When the LD matrix R is estimated from a stochastic sketch (or an internal subsample) with B random projections, set this to the value of B. This dynamically inflates the null variance of each variable's score statistic at every IBSS iteration to account for LD estimation uncertainty in the Single Effect Regression (SER), attenuating Bayes factors and posterior means for variables where LD uncertainty is large relative to active signals.
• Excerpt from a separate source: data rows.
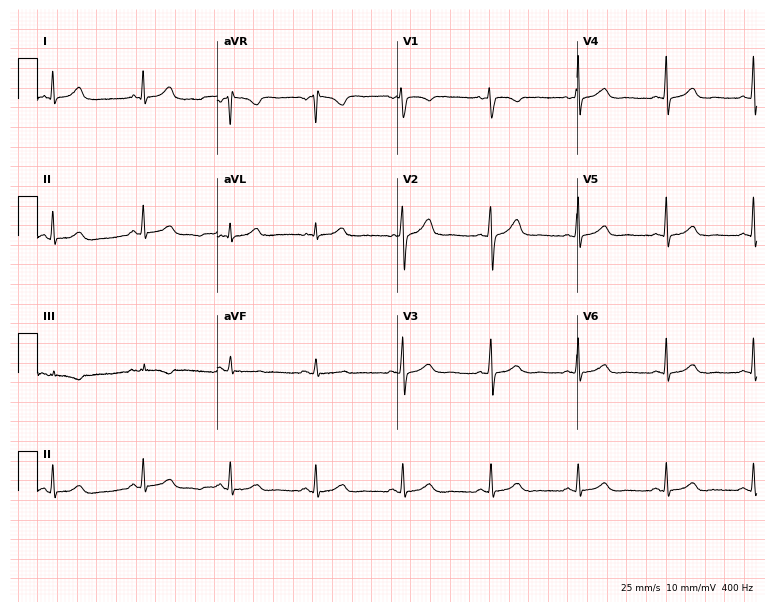
ECG — a female, 42 years old. Labelled as a normal ECG.
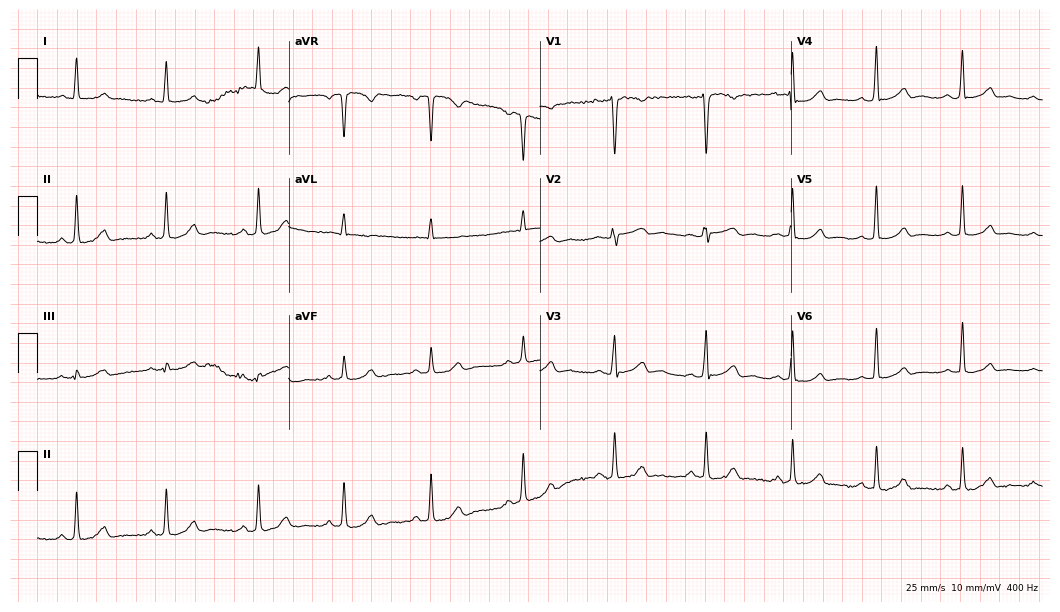
ECG — a 34-year-old female patient. Labelled as a normal ECG.
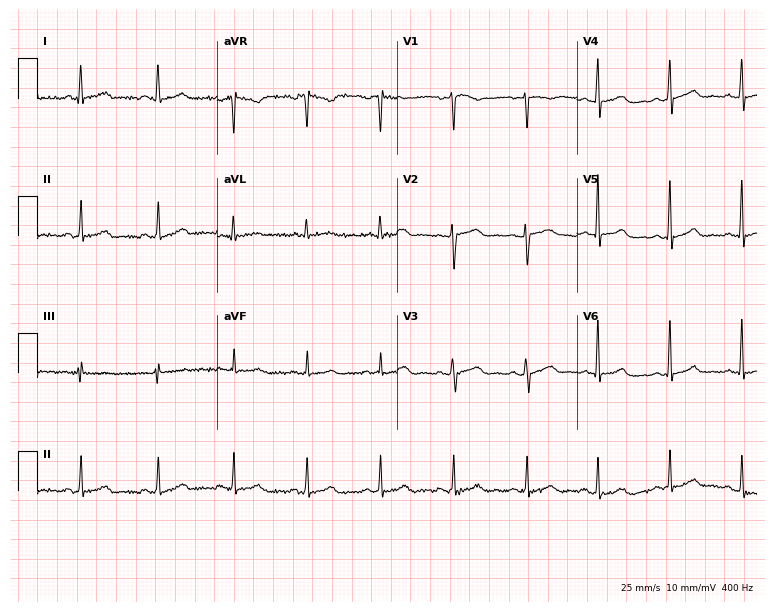
12-lead ECG from a female, 52 years old (7.3-second recording at 400 Hz). Recorded interpretation: within normal limits.
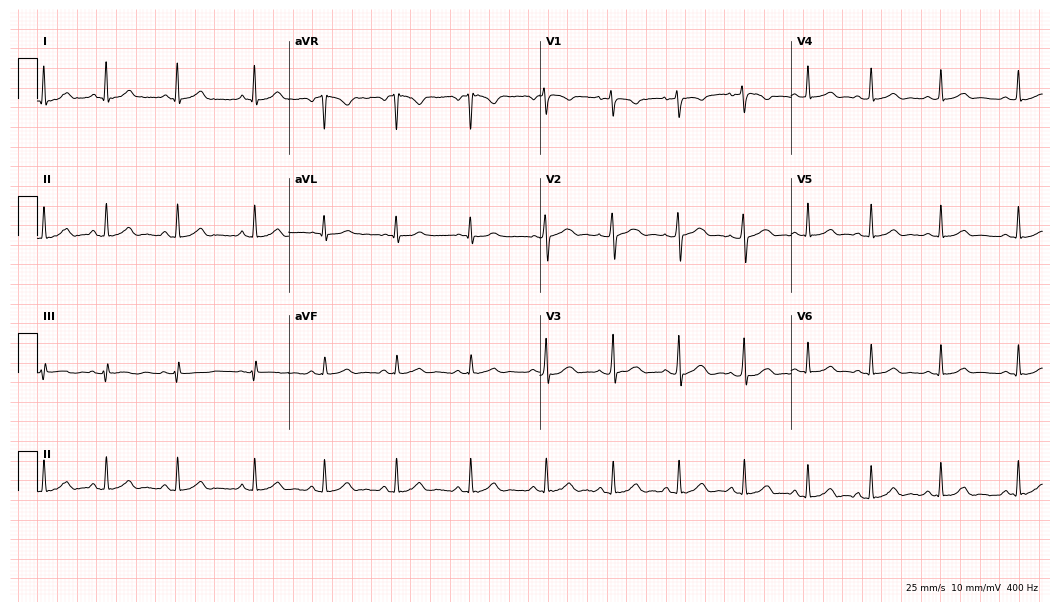
ECG — a woman, 18 years old. Labelled as a normal ECG.

Must be at least 1000. Not supported with lambda != 0. When provided, the output includes a stochastic_ld_diagnostics element with per-region and per-variable quality metrics.

alpha0

Numerical parameter for the NIG prior when using estimate_residual_method = "Servin_Stephens".

beta0

Numerical parameter for the NIG prior when using estimate_residual_method = "Servin_Stephens".

Value

In addition to the standard "susie" output (see susie), the returned object may contain:

stochastic_ld_diagnostics

A list of diagnostics for the stochastic LD correction (only present when stochastic_ld_sample is provided), containing: B (the sketch dimension); p (number of variables); effective_rank (debiased \(\tilde{r} = p^2 / \|R\|_F^2\)); r_over_B (\(\tilde{r}/B\), one number per region; values \(\le 0.2\) indicate the sketch is adequate); Rhat_diag_deviation (\(|\hat{R}_{jj} - 1|\), one number per variable; flags variables with poor random projections); per_variable_penalty (final-iteration \(v_j / \sigma^2 = \tau_j^2 / \sigma^2 - 1\), one number per variable; values \(\le 0.2\) indicate minimal power loss, values \(\gg 1\) flag variables where the correction is doing heavy lifting).